Computer-use agents are hard to build for reasons that have little to do with the models themselves. The infrastructure challenges are substantial: provisioning operating systems, managing display servers, handling input capture, coordinating screenshots and mouse events, and running benchmarks reproducibly. Most teams solve these problems from scratch, ad hoc, for a single OS and a single model.

Cua’s bet is that this infrastructure should be a shared open-source layer, not proprietary moat. The project is MIT-licensed. It bundles third-party components under their own licenses: Kasm (MIT), OmniParser (CC-BY-4.0), and optionally ultralytics (AGPL-3.0) for the omni agent variant.

The project is still early. The README flags Linux support as a pre-release backend. The cloud sandbox API is marked as “soon” for BYOI images. The agent skill pack is described as optional. But the architecture is coherent and the scope is ambitious.

What this means for the field

Cua lowers the barrier to entry for computer-use agent development. A researcher or startup can now spin up a macOS VM, run a benchmark, and iterate on an agent without building custom infrastructure. This could accelerate the pace of research, particularly for tasks that require real desktop applications rather than synthetic web environments.

The model-agnostic design is a deliberate choice. Most computer-use demos today are tied to a specific model’s tool-use API. Cua treats the model as a plug-in: the same infrastructure works with Claude Code, open-weight models, or custom fine-tuned agents. This makes it easier to compare approaches and to train models on real computer-use trajectories.

The background driver is the feature most likely to matter for production deployment. An agent that can control desktop applications without stealing focus is usable in workflows where the human and the agent share a machine. A customer support agent that fills out a CRM form in the background. A QA agent that runs test suites across multiple operating systems. A data-entry agent that processes invoices while the user works on something else.
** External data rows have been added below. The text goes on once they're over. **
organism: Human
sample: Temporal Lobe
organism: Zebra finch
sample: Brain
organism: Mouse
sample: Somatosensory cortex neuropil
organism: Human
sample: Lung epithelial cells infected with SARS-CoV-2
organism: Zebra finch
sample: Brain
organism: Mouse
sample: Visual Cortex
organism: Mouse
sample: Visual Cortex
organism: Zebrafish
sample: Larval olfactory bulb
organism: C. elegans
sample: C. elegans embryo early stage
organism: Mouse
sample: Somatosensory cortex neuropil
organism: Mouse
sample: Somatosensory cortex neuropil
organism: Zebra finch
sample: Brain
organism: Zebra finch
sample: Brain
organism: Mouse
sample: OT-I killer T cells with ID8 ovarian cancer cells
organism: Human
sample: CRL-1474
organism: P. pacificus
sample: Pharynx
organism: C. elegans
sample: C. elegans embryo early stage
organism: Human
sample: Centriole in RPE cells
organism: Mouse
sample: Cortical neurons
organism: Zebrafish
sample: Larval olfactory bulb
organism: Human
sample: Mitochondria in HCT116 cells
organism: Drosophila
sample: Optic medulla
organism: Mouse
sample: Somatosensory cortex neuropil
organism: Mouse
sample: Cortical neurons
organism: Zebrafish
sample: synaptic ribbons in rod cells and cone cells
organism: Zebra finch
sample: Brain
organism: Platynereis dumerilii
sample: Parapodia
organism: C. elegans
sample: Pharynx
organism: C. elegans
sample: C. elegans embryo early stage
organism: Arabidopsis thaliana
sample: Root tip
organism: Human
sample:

The benchmark layer addresses a fragmentation problem. OSWorld, ScreenSpot, and Windows Arena each test different capabilities on different operating systems. Cua Bench provides a single CLI to run all of them, with trajectory export for training. This is the kind of infrastructure that makes it possible to measure progress systematically rather than relying on cherry-picked demos.

Open questions

The project does not address safety or alignment directly. Computer-use agents that can control a full desktop raise obvious risks: an agent could delete files, send emails, install software, or exfiltrate data. Cua provides the control infrastructure but does not impose guardrails. The sandbox model mitigates some risks — ephemeral VMs can be destroyed after a task — but agents running on real desktops via Cua Drivers operate without a sandbox boundary.
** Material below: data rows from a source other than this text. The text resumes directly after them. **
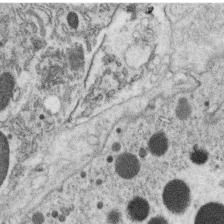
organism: C. elegans
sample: C. elegans oocyte; sperm cells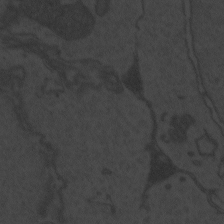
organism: Zebrafish
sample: Macrophage infected with Toxoplasma gondii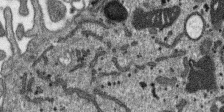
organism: Human
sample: Lung epithelial cells infected with SARS-CoV-2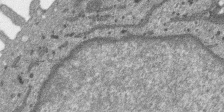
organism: Human
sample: Lung epithelial cells infected with SARS-CoV-2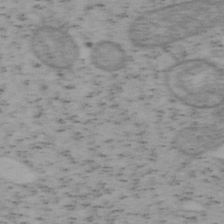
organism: Mouse
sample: OT-I killer T cells with ID8 ovarian cancer cells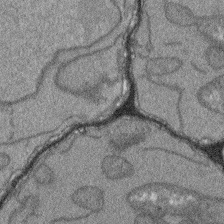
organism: Arabidopsis thaliana
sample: Root tip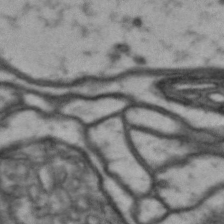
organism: Drosophila
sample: Brain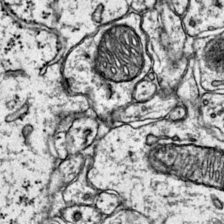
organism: Mouse
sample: Primary visual cortex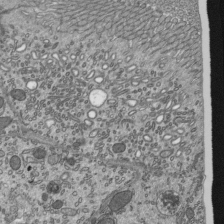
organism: Mouse
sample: Mouse epididymis efferent ductule cilia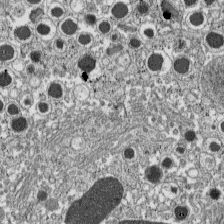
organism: C57BL Mouse
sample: Pancreatic islet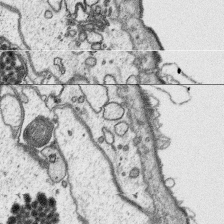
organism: Platynereis dumerilii
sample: Parapodia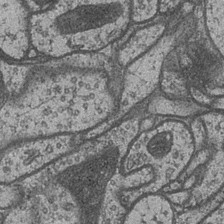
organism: Drosophila
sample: Optic medulla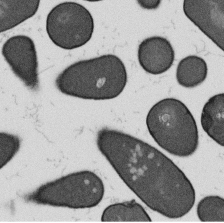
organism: B. subtilis
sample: Bacterial spore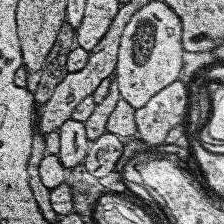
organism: Human
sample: Temporal Lobe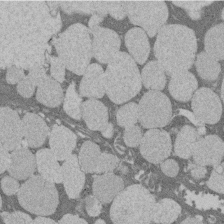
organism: Rat
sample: Salivary granule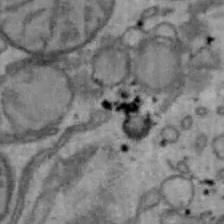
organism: Mouse
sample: Liver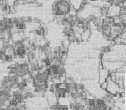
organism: Human
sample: HeLa cell HIV synapse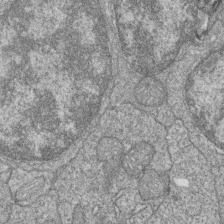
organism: Zebrafish
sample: Cilia; retinal pigment epithelium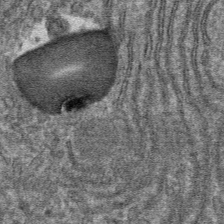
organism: Mouse
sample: Mouse hepatocytes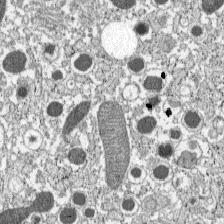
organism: C57BL Mouse
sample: Pancreatic islet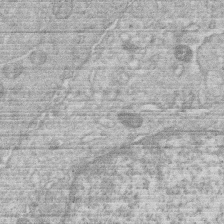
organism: Human
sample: Macrophage cells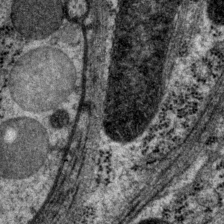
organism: P. pacificus
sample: Pharynx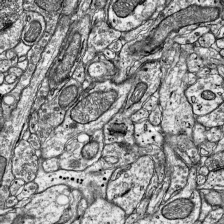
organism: Mouse
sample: Visual Cortex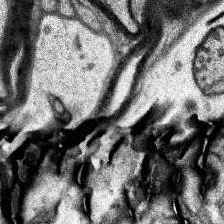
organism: Human
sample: Temporal Lobe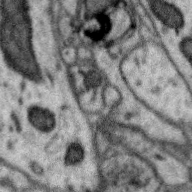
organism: Zebra finch
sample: Brain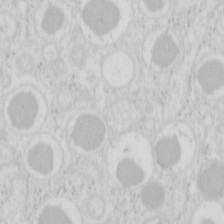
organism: Mouse
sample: Pancreas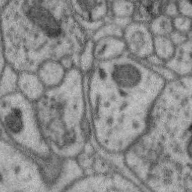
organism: Zebra finch
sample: Brain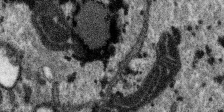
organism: Human
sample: Lung epithelial cells infected with SARS-CoV-2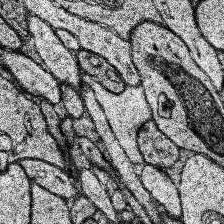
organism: Human
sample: Temporal Lobe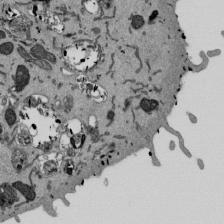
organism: Mouse
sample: ED-1 cell nuclei; centrioles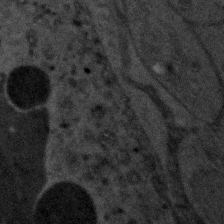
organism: Zebrafish
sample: Zebrafish embryo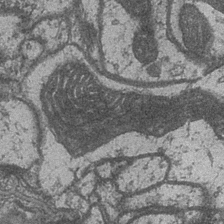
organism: Drosophila
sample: Optic medulla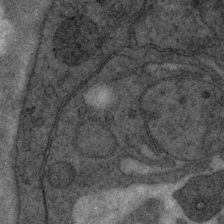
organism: P. pacificus
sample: Pharynx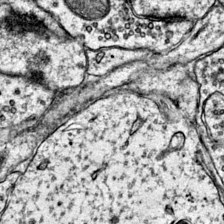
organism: Mouse
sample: Primary visual cortex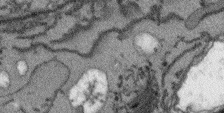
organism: Arabidopsis thaliana
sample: Root tip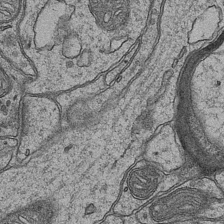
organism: Mouse
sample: CA1 Hippocampus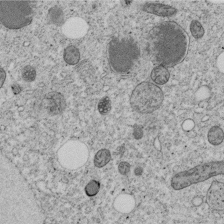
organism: C. elegans
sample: C. elegans embryo early stage

The performance characteristics are not yet documented. Running background desktop control on macOS and Windows requires efficient screenshot capture, input injection, and state tracking. Latency and resource usage will determine whether the approach is practical for production workloads.
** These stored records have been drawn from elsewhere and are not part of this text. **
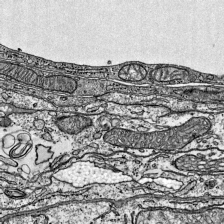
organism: Mouse
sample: Visual Cortex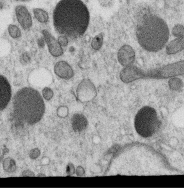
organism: C. elegans
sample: C. elegans oocyte; sperm cells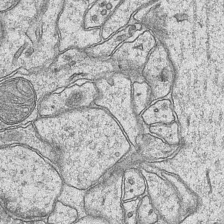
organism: Mouse
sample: CA1 Hippocampus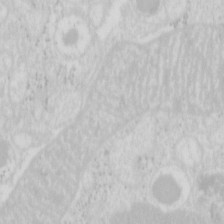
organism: Mouse
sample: Pancreas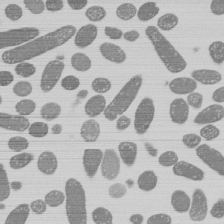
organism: E. coli
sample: Bacterial nucleoid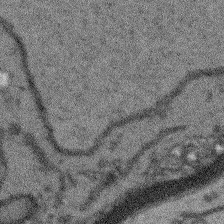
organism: Arabidopsis thaliana
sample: Root tip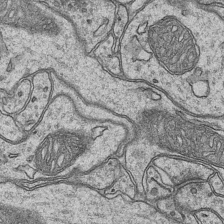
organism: Mouse
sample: CA1 Hippocampus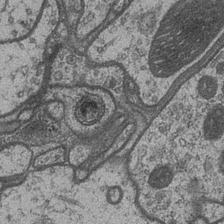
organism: Drosophila
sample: Optic medulla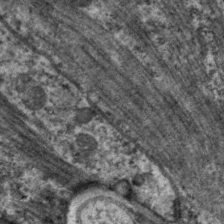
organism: C. elegans
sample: Pharynx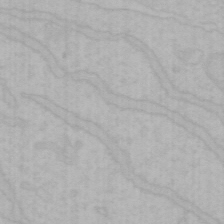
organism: Mouse
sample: Choroid plexus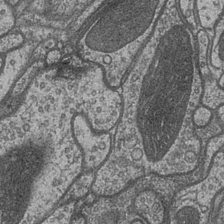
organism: Drosophila
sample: Optic medulla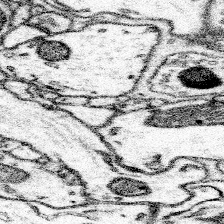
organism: Mouse
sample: Somatosensory cortex neuropil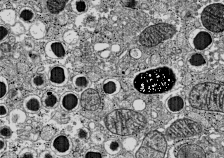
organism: C57BL Mouse
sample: Pancreatic islet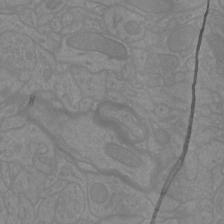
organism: Mouse
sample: Cortical neurons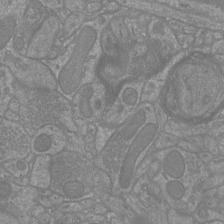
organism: Mouse
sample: Cortical neurons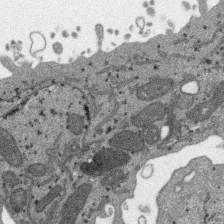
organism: Human
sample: Lung epithelial cells infected with SARS-CoV-2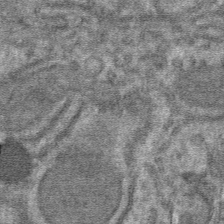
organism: Mouse
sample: Mouse hepatocytes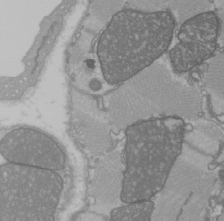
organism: C57BL Mouse
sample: Heart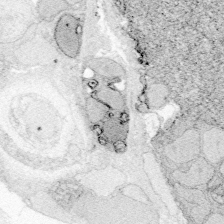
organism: Zebrafish
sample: Whole-Brain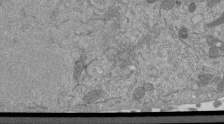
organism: Mouse
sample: ED-1 cell nuclei; centrioles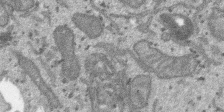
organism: Human
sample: Lung epithelial cells infected with SARS-CoV-2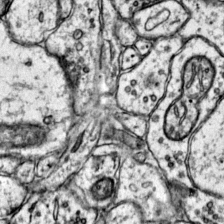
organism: Mouse
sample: Primary visual cortex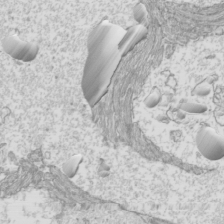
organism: Mouse
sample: Cilia; mouse epididymis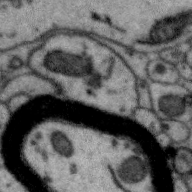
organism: Zebra finch
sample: Brain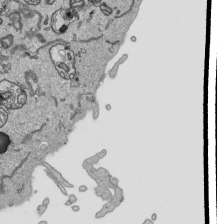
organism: Human
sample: Mitochondria in HCT116 cells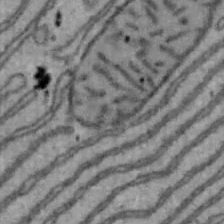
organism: Mouse
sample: Liver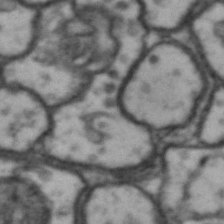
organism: Drosophila
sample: Brain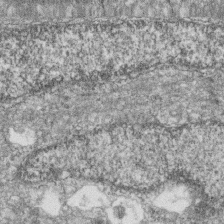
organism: Zebrafish
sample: Cilia; retinal pigment epithelium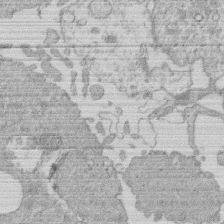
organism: Human
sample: Macrophage cells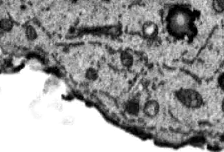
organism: Human
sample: HeLa cells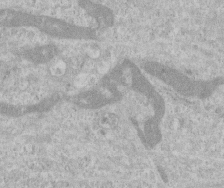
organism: Human
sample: Centriole in RPE cells

The project’s sustainability is unclear. Open-source infrastructure projects for AI agents are proliferating, and most struggle to find a business model. Trycua offers cloud sandbox hosting via cua.ai, which could provide a revenue stream, but the open-source core is MIT-licensed and freely forkable.

Cua is infrastructure, not a product. It does not include a pre-trained agent, a fine-tuning recipe, or a deployment service. Teams that use it still need to build the agent logic, train or select a model, and handle the safety engineering.

The project fills a real gap. Computer-use agents need operating systems to run on, benchmarks to measure against, and drivers to interact with. Cua provides all three in a single open-source stack. For teams building agents that need to control real desktops, it is worth a look.